Indonesia, one of the rising Asia-Pacific economies, said it was less concerned about the exchange rate of the yen than about Japanese growth. "If the Japanese increase their domestic demand it will help Indonesia, especially from the export side," said Hartadi Sarwono, deputy central bank governor.
US vs Europe
The United States, G20 delegation sources said, was blocking attempts to agree on a fresh commitment to cut borrowing, a position that reflects Washington's focus on running expansive policies until unemployment comes down.
The euro zone's largest economy, Germany, and the European Central Bank, want a new borrowing pledge - in line with their own tough medicine for the currency bloc's ailing periphery.

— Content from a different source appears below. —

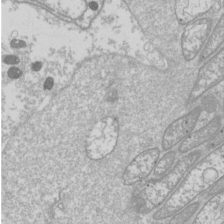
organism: Drosophila
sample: Cell division; meiosis; drosophila spermatocytes

A European Union position paper set out the dispute in stark terms. It said the United States "was not ready to commit to a ... numerical target".
"The EU considers it essential to agree credible and ambitious targets," said the document, obtained by Reuters.
The manoeuvring on currencies is reminiscent of the 1980s, when the Plaza and Louvre accords sought to manage first the excessive strengthening, and then weakening, of the US dollar.
But, with the collapse of communism in eastern Europe and China's adoption of its own brand of capitalism, the world has changed. Emerging markets, as exporters and reserve holders, now demand a greater say in global financial management.
One senior G20 source said late on Thursday that there would be no separate statement on currencies. A passage would be inserted into the main communique, but it would not repeat the G7 line that "we will not target exchange rates".
This, the source said, would not be acceptable to China - which is now the world's second-largest economy and holds much of its $3.3 trillion in foreign reserves in US Treasury bonds.
Deflation, Reflation
Japan's embrace of 'Abenomics' entails a huge round of fiscal and monetary expansion aimed at raising the inflation rate to 2%.
The yen has fallen by around 20% since November, triggering a rally in Japanese stocks that, the government hopes, will kick-start growth by encouraging savers to spend and companies to invest.
With the United States, Britain and euro zone all running ultra-loose monetary policies, some emerging market exporters have sounded the alarm over 'currency wars' that they say will devalue their foreign reserves and hit their competitiveness.
Russian officials note that Japan has not intervened on currency markets to weaken the yen, suggesting that Tokyo would not be singled out as a miscreant.
Before flying to Moscow, Bank of Japan Governor Masaaki Shirakawa defended the monetary expansion, saying it was aimed at reviving the economy - which shrank in the fourth quarter - and not at weakening the yen.
"The BOJ is conducting monetary policy to achieve stability in Japan's economy. It will continue to do so," he said.